Detailed description

Western Human Nutrition Research Center (WHNRC) scientists have observed rapid and substantial improvements in metabolic health indices in non-diabetic obese persons who undergo a weight-maintenance diet including prepared meals that were aligned with current dietary recommendations, including those of the Institute of Medicine and the United States Department of Agriculture (USDA) and Department of Health and Human Services (DHHS) Dietary Guidelines for Americans. For instance, marked reductions and often normalization of hyperinsulinemia were observed within days of provision of a controlled nutrient-dense high quality diet, and LDL was reduced by 20-30% or more within 2 weeks or possibly earlier. This indicates that change in diet alone would benefit many at-risk persons with respect to normalizing metabolic parameters and disease risk markers. Yet, surprisingly little formal research has focused on how a high quality, weight maintaining diet impacts health over a short-term period in at-risk individuals.
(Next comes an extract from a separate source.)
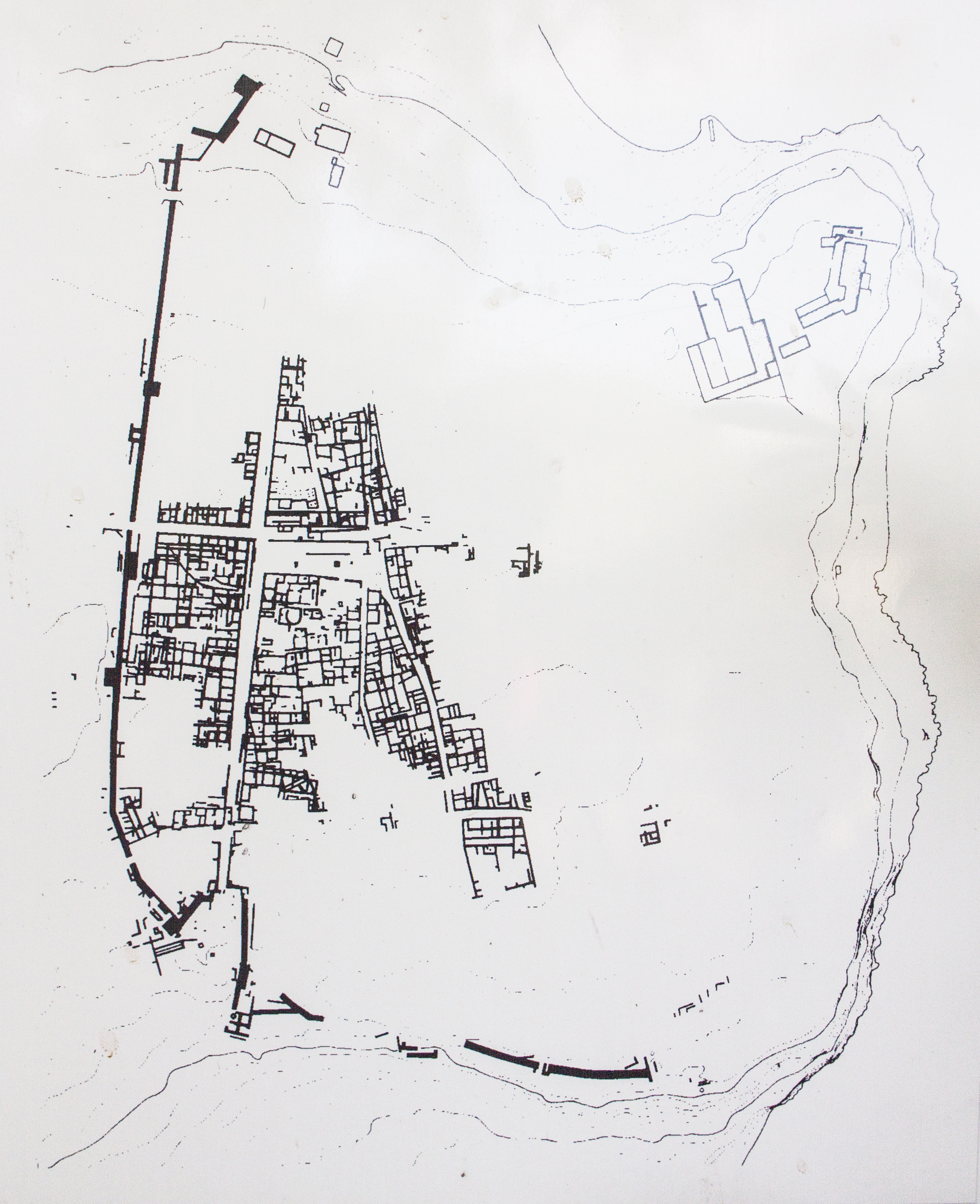 Planimetria di Megara Hyblaea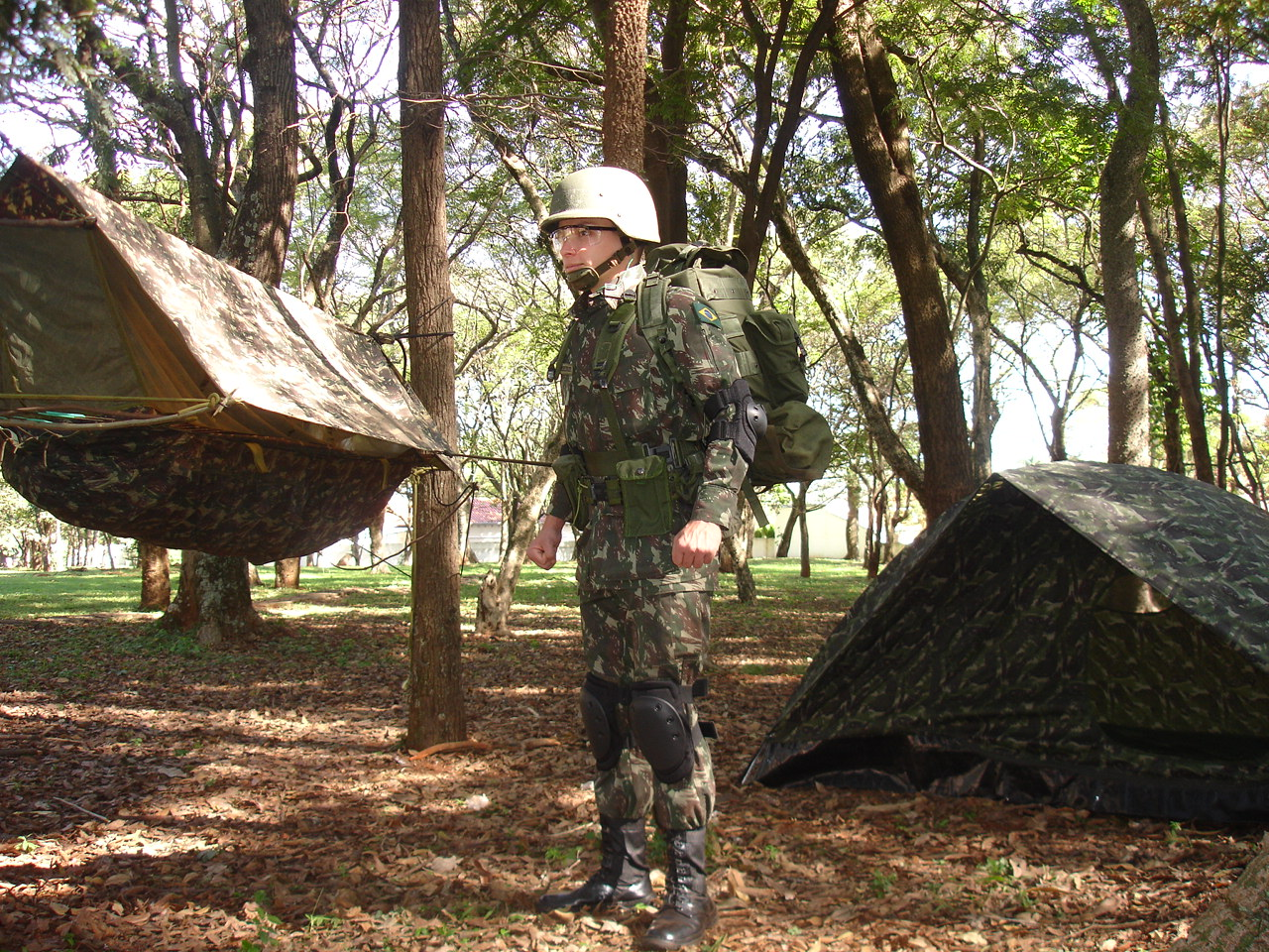 Aluno Equipado

The overall objective of this study is to determine if a nutrient-adequate diet closely aligned with food group recommendations set in the 2010 Dietary Guidelines for Americans elicits a superior metabolic profile in persons at-risk for metabolic disease, compared to a nutrient-adequate containing foods closely aligned with the National Health and Nutrition Examination Survey (NHANES) "What We Eat In America" report. Further, the investigation will include effect modification of stress-related cortisol measures on change in cardiometabolic risk factors.

Conditions

Interventions

TypeNameDescription
OTHERDGA Diet PlanA nutrient-adequate, balanced diet providing energy to maintain body weight, and macronutrient composition falling within the acceptable range, as recommended by the Institute of Medicine. The foods provided in this diet will be closely aligned with food group recommendations set in the 2010 Dietary Guidelines for Americans.
OTHERNHANES Diet PlanA nutrient-adequate, balanced diet providing energy to maintain body weight, and macronutrient composition falling within the acceptable range, as recommended by the Institute of Medicine. The foods provided in this diet will be closely aligned with the NHANES "What we eat in America" report.

Timeline

Start date
2014-12-16
Primary completion
2017-03-30
Completion
2017-03-30
First posted
2014-11-24
Last updated
2026-03-25

Locations

2 sites across 1 country: United States

Source: ClinicalTrials.gov record NCT02298725. Inclusion in this directory is not an endorsement.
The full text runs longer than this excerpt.